[Data extracted from a collection]
BEGIN

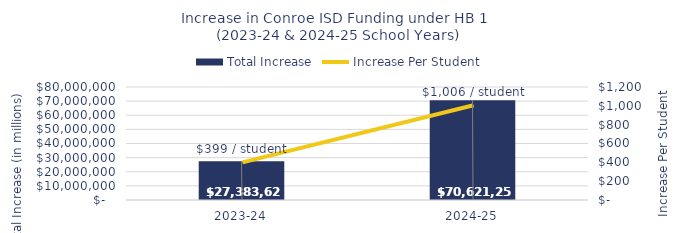
| Category | Total Increase |
|---|---|
| 2023-24 | 27383621 |
| 2024-25 | 70621250 |
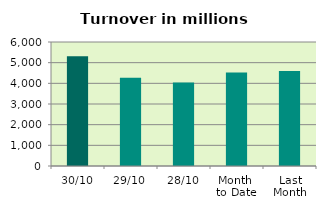
| Category | Series 0 |
|---|---|
| 30/10 | 5307.956 |
| 29/10 | 4266.923 |
| 28/10 | 4045.66 |
| Month 
to Date | 4523.829 |
| Last
Month | 4598.075 |
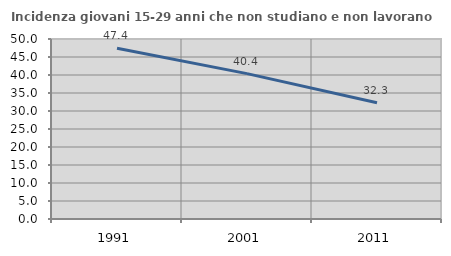
| Category | Incidenza giovani 15-29 anni che non studiano e non lavorano  |
|---|---|
| 1991.0 | 47.425 |
| 2001.0 | 40.389 |
| 2011.0 | 32.272 |
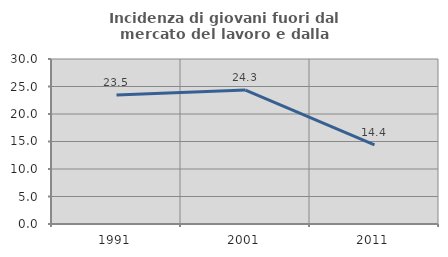
| Category | Incidenza di giovani fuori dal mercato del lavoro e dalla formazione  |
|---|---|
| 1991.0 | 23.462 |
| 2001.0 | 24.345 |
| 2011.0 | 14.377 |

END

◆ Problem:
Extract, word for word, each line from the top of the data down to and including the line with "Month | 4598.075 |"; skip the pictures.

◆ Result:
| Category | Total Increase |
|---|---|
| 2023-24 | 27383621 |
| 2024-25 | 70621250 |
| Category | Series 0 |
|---|---|
| 30/10 | 5307.956 |
| 29/10 | 4266.923 |
| 28/10 | 4045.66 |
| Month 
to Date | 4523.829 |
| Last
Month | 4598.075 |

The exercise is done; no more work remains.